Instructions for the task = Your copy should match the entries below exactly, apart from the images.

Extracted data entries:
══════════════════════════════

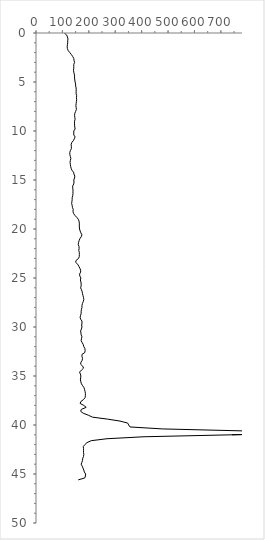
| Category | Series 0 |
|---|---|
| 107.0 | 0 |
| 116.0 | 0.2 |
| 119.0 | 0.4 |
| 121.0 | 0.6 |
| 120.0 | 0.8 |
| 120.0 | 1 |
| 119.0 | 1.2 |
| 118.0 | 1.4 |
| 119.0 | 1.6 |
| 122.0 | 1.8 |
| 128.0 | 2 |
| 134.0 | 2.2 |
| 139.0 | 2.4 |
| 143.0 | 2.6 |
| 144.0 | 2.8 |
| 146.0 | 3 |
| 143.0 | 3.2 |
| 143.0 | 3.4 |
| 143.0 | 3.6 |
| 142.0 | 3.8 |
| 143.0 | 4 |
| 145.0 | 4.2 |
| 146.0 | 4.4 |
| 146.0 | 4.6 |
| 147.0 | 4.8 |
| 148.0 | 5 |
| 150.0 | 5.2 |
| 150.0 | 5.4 |
| 152.0 | 5.6 |
| 152.0 | 5.8 |
| 152.0 | 6 |
| 152.0 | 6.2 |
| 154.0 | 6.4 |
| 153.0 | 6.6 |
| 154.0 | 6.8 |
| 153.0 | 7 |
| 152.0 | 7.2 |
| 151.0 | 7.4 |
| 152.0 | 7.6 |
| 153.0 | 7.8 |
| 150.0 | 8 |
| 147.0 | 8.2 |
| 146.0 | 8.4 |
| 147.0 | 8.6 |
| 148.0 | 8.8 |
| 146.0 | 9 |
| 146.0 | 9.2 |
| 146.0 | 9.4 |
| 147.0 | 9.6 |
| 148.0 | 9.8 |
| 143.0 | 10 |
| 143.0 | 10.2 |
| 143.0 | 10.4 |
| 148.0 | 10.6 |
| 145.0 | 10.8 |
| 141.0 | 11 |
| 135.0 | 11.2 |
| 133.0 | 11.4 |
| 134.0 | 11.6 |
| 134.0 | 11.8 |
| 130.0 | 12 |
| 128.0 | 12.2 |
| 128.0 | 12.4 |
| 130.0 | 12.6 |
| 132.0 | 12.8 |
| 130.0 | 13 |
| 129.0 | 13.2 |
| 130.0 | 13.4 |
| 131.0 | 13.6 |
| 133.0 | 13.8 |
| 136.0 | 14 |
| 142.0 | 14.2 |
| 144.0 | 14.4 |
| 147.0 | 14.6 |
| 146.0 | 14.8 |
| 143.0 | 15 |
| 144.0 | 15.2 |
| 143.0 | 15.4 |
| 139.0 | 15.6 |
| 139.0 | 15.8 |
| 140.0 | 16 |
| 140.0 | 16.2 |
| 140.0 | 16.4 |
| 139.0 | 16.6 |
| 137.0 | 16.8 |
| 137.0 | 17 |
| 136.0 | 17.2 |
| 135.0 | 17.4 |
| 137.0 | 17.6 |
| 138.0 | 17.8 |
| 141.0 | 18 |
| 140.0 | 18.2 |
| 142.0 | 18.4 |
| 147.0 | 18.6 |
| 154.0 | 18.8 |
| 160.0 | 19 |
| 163.0 | 19.2 |
| 164.0 | 19.4 |
| 164.0 | 19.6 |
| 164.0 | 19.8 |
| 165.0 | 20 |
| 167.0 | 20.2 |
| 170.0 | 20.4 |
| 174.0 | 20.6 |
| 171.0 | 20.8 |
| 166.0 | 21 |
| 163.0 | 21.2 |
| 161.0 | 21.4 |
| 160.0 | 21.6 |
| 163.0 | 21.8 |
| 163.0 | 22 |
| 162.0 | 22.2 |
| 164.0 | 22.4 |
| 164.0 | 22.6 |
| 164.0 | 22.8 |
| 161.0 | 23 |
| 152.0 | 23.2 |
| 150.0 | 23.4 |
| 158.0 | 23.6 |
| 162.0 | 23.8 |
| 166.0 | 24 |
| 169.0 | 24.2 |
| 169.0 | 24.4 |
| 165.0 | 24.6 |
| 166.0 | 24.8 |
| 170.0 | 25 |
| 168.0 | 25.2 |
| 170.0 | 25.4 |
| 171.0 | 25.6 |
| 171.0 | 25.8 |
| 169.0 | 26 |
| 172.0 | 26.2 |
| 175.0 | 26.4 |
| 176.0 | 26.6 |
| 178.0 | 26.8 |
| 180.0 | 27 |
| 181.0 | 27.2 |
| 179.0 | 27.4 |
| 176.0 | 27.6 |
| 174.0 | 27.8 |
| 174.0 | 28 |
| 172.0 | 28.2 |
| 171.0 | 28.4 |
| 171.0 | 28.6 |
| 169.0 | 28.8 |
| 167.0 | 29 |
| 169.0 | 29.2 |
| 174.0 | 29.4 |
| 174.0 | 29.6 |
| 173.0 | 29.8 |
| 174.0 | 30 |
| 172.0 | 30.2 |
| 169.0 | 30.4 |
| 170.0 | 30.6 |
| 171.0 | 30.8 |
| 174.0 | 31 |
| 172.0 | 31.2 |
| 171.0 | 31.4 |
| 175.0 | 31.6 |
| 179.0 | 31.8 |
| 181.0 | 32 |
| 185.0 | 32.2 |
| 186.0 | 32.4 |
| 185.0 | 32.6 |
| 174.0 | 32.8 |
| 174.0 | 33 |
| 176.0 | 33.2 |
| 175.0 | 33.4 |
| 170.0 | 33.6 |
| 169.0 | 33.8 |
| 177.0 | 34 |
| 180.0 | 34.2 |
| 172.0 | 34.4 |
| 165.0 | 34.6 |
| 168.0 | 34.8 |
| 170.0 | 35 |
| 169.0 | 35.2 |
| 168.0 | 35.4 |
| 170.0 | 35.6 |
| 172.0 | 35.8 |
| 177.0 | 36 |
| 182.0 | 36.2 |
| 184.0 | 36.4 |
| 186.0 | 36.6 |
| 187.0 | 36.8 |
| 187.0 | 37 |
| 186.0 | 37.2 |
| 180.0 | 37.4 |
| 170.0 | 37.6 |
| 167.0 | 37.8 |
| 181.0 | 38 |
| 190.0 | 38.2 |
| 172.0 | 38.4 |
| 169.0 | 38.6 |
| 179.0 | 38.8 |
| 198.0 | 39 |
| 214.0 | 39.2 |
| 271.0 | 39.4 |
| 318.0 | 39.6 |
| 347.0 | 39.8 |
| 351.0 | 40 |
| 356.0 | 40.2 |
| 478.0 | 40.4 |
| 782.0 | 40.6 |
| 1069.0 | 40.8 |
| 742.0 | 41 |
| 409.0 | 41.2 |
| 269.0 | 41.4 |
| 209.0 | 41.6 |
| 193.0 | 41.8 |
| 185.0 | 42 |
| 179.0 | 42.2 |
| 180.0 | 42.4 |
| 180.0 | 42.6 |
| 180.0 | 42.8 |
| 181.0 | 43 |
| 180.0 | 43.2 |
| 177.0 | 43.4 |
| 176.0 | 43.6 |
| 174.0 | 43.8 |
| 171.0 | 44 |
| 175.0 | 44.2 |
| 178.0 | 44.4 |
| 181.0 | 44.6 |
| 183.0 | 44.8 |
| 188.0 | 45 |
| 187.0 | 45.2 |
| 185.0 | 45.4 |
| 160.0 | 45.6 |

══════════════════════════════

Result below =
| Category | Series 0 |
|---|---|
| 107.0 | 0 |
| 116.0 | 0.2 |
| 119.0 | 0.4 |
| 121.0 | 0.6 |
| 120.0 | 0.8 |
| 120.0 | 1 |
| 119.0 | 1.2 |
| 118.0 | 1.4 |
| 119.0 | 1.6 |
| 122.0 | 1.8 |
| 128.0 | 2 |
| 134.0 | 2.2 |
| 139.0 | 2.4 |
| 143.0 | 2.6 |
| 144.0 | 2.8 |
| 146.0 | 3 |
| 143.0 | 3.2 |
| 143.0 | 3.4 |
| 143.0 | 3.6 |
| 142.0 | 3.8 |
| 143.0 | 4 |
| 145.0 | 4.2 |
| 146.0 | 4.4 |
| 146.0 | 4.6 |
| 147.0 | 4.8 |
| 148.0 | 5 |
| 150.0 | 5.2 |
| 150.0 | 5.4 |
| 152.0 | 5.6 |
| 152.0 | 5.8 |
| 152.0 | 6 |
| 152.0 | 6.2 |
| 154.0 | 6.4 |
| 153.0 | 6.6 |
| 154.0 | 6.8 |
| 153.0 | 7 |
| 152.0 | 7.2 |
| 151.0 | 7.4 |
| 152.0 | 7.6 |
| 153.0 | 7.8 |
| 150.0 | 8 |
| 147.0 | 8.2 |
| 146.0 | 8.4 |
| 147.0 | 8.6 |
| 148.0 | 8.8 |
| 146.0 | 9 |
| 146.0 | 9.2 |
| 146.0 | 9.4 |
| 147.0 | 9.6 |
| 148.0 | 9.8 |
| 143.0 | 10 |
| 143.0 | 10.2 |
| 143.0 | 10.4 |
| 148.0 | 10.6 |
| 145.0 | 10.8 |
| 141.0 | 11 |
| 135.0 | 11.2 |
| 133.0 | 11.4 |
| 134.0 | 11.6 |
| 134.0 | 11.8 |
| 130.0 | 12 |
| 128.0 | 12.2 |
| 128.0 | 12.4 |
| 130.0 | 12.6 |
| 132.0 | 12.8 |
| 130.0 | 13 |
| 129.0 | 13.2 |
| 130.0 | 13.4 |
| 131.0 | 13.6 |
| 133.0 | 13.8 |
| 136.0 | 14 |
| 142.0 | 14.2 |
| 144.0 | 14.4 |
| 147.0 | 14.6 |
| 146.0 | 14.8 |
| 143.0 | 15 |
| 144.0 | 15.2 |
| 143.0 | 15.4 |
| 139.0 | 15.6 |
| 139.0 | 15.8 |
| 140.0 | 16 |
| 140.0 | 16.2 |
| 140.0 | 16.4 |
| 139.0 | 16.6 |
| 137.0 | 16.8 |
| 137.0 | 17 |
| 136.0 | 17.2 |
| 135.0 | 17.4 |
| 137.0 | 17.6 |
| 138.0 | 17.8 |
| 141.0 | 18 |
| 140.0 | 18.2 |
| 142.0 | 18.4 |
| 147.0 | 18.6 |
| 154.0 | 18.8 |
| 160.0 | 19 |
| 163.0 | 19.2 |
| 164.0 | 19.4 |
| 164.0 | 19.6 |
| 164.0 | 19.8 |
| 165.0 | 20 |
| 167.0 | 20.2 |
| 170.0 | 20.4 |
| 174.0 | 20.6 |
| 171.0 | 20.8 |
| 166.0 | 21 |
| 163.0 | 21.2 |
| 161.0 | 21.4 |
| 160.0 | 21.6 |
| 163.0 | 21.8 |
| 163.0 | 22 |
| 162.0 | 22.2 |
| 164.0 | 22.4 |
| 164.0 | 22.6 |
| 164.0 | 22.8 |
| 161.0 | 23 |
| 152.0 | 23.2 |
| 150.0 | 23.4 |
| 158.0 | 23.6 |
| 162.0 | 23.8 |
| 166.0 | 24 |
| 169.0 | 24.2 |
| 169.0 | 24.4 |
| 165.0 | 24.6 |
| 166.0 | 24.8 |
| 170.0 | 25 |
| 168.0 | 25.2 |
| 170.0 | 25.4 |
| 171.0 | 25.6 |
| 171.0 | 25.8 |
| 169.0 | 26 |
| 172.0 | 26.2 |
| 175.0 | 26.4 |
| 176.0 | 26.6 |
| 178.0 | 26.8 |
| 180.0 | 27 |
| 181.0 | 27.2 |
| 179.0 | 27.4 |
| 176.0 | 27.6 |
| 174.0 | 27.8 |
| 174.0 | 28 |
| 172.0 | 28.2 |
| 171.0 | 28.4 |
| 171.0 | 28.6 |
| 169.0 | 28.8 |
| 167.0 | 29 |
| 169.0 | 29.2 |
| 174.0 | 29.4 |
| 174.0 | 29.6 |
| 173.0 | 29.8 |
| 174.0 | 30 |
| 172.0 | 30.2 |
| 169.0 | 30.4 |
| 170.0 | 30.6 |
| 171.0 | 30.8 |
| 174.0 | 31 |
| 172.0 | 31.2 |
| 171.0 | 31.4 |
| 175.0 | 31.6 |
| 179.0 | 31.8 |
| 181.0 | 32 |
| 185.0 | 32.2 |
| 186.0 | 32.4 |
| 185.0 | 32.6 |
| 174.0 | 32.8 |
| 174.0 | 33 |
| 176.0 | 33.2 |
| 175.0 | 33.4 |
| 170.0 | 33.6 |
| 169.0 | 33.8 |
| 177.0 | 34 |
| 180.0 | 34.2 |
| 172.0 | 34.4 |
| 165.0 | 34.6 |
| 168.0 | 34.8 |
| 170.0 | 35 |
| 169.0 | 35.2 |
| 168.0 | 35.4 |
| 170.0 | 35.6 |
| 172.0 | 35.8 |
| 177.0 | 36 |
| 182.0 | 36.2 |
| 184.0 | 36.4 |
| 186.0 | 36.6 |
| 187.0 | 36.8 |
| 187.0 | 37 |
| 186.0 | 37.2 |
| 180.0 | 37.4 |
| 170.0 | 37.6 |
| 167.0 | 37.8 |
| 181.0 | 38 |
| 190.0 | 38.2 |
| 172.0 | 38.4 |
| 169.0 | 38.6 |
| 179.0 | 38.8 |
| 198.0 | 39 |
| 214.0 | 39.2 |
| 271.0 | 39.4 |
| 318.0 | 39.6 |
| 347.0 | 39.8 |
| 351.0 | 40 |
| 356.0 | 40.2 |
| 478.0 | 40.4 |
| 782.0 | 40.6 |
| 1069.0 | 40.8 |
| 742.0 | 41 |
| 409.0 | 41.2 |
| 269.0 | 41.4 |
| 209.0 | 41.6 |
| 193.0 | 41.8 |
| 185.0 | 42 |
| 179.0 | 42.2 |
| 180.0 | 42.4 |
| 180.0 | 42.6 |
| 180.0 | 42.8 |
| 181.0 | 43 |
| 180.0 | 43.2 |
| 177.0 | 43.4 |
| 176.0 | 43.6 |
| 174.0 | 43.8 |
| 171.0 | 44 |
| 175.0 | 44.2 |
| 178.0 | 44.4 |
| 181.0 | 44.6 |
| 183.0 | 44.8 |
| 188.0 | 45 |
| 187.0 | 45.2 |
| 185.0 | 45.4 |
| 160.0 | 45.6 |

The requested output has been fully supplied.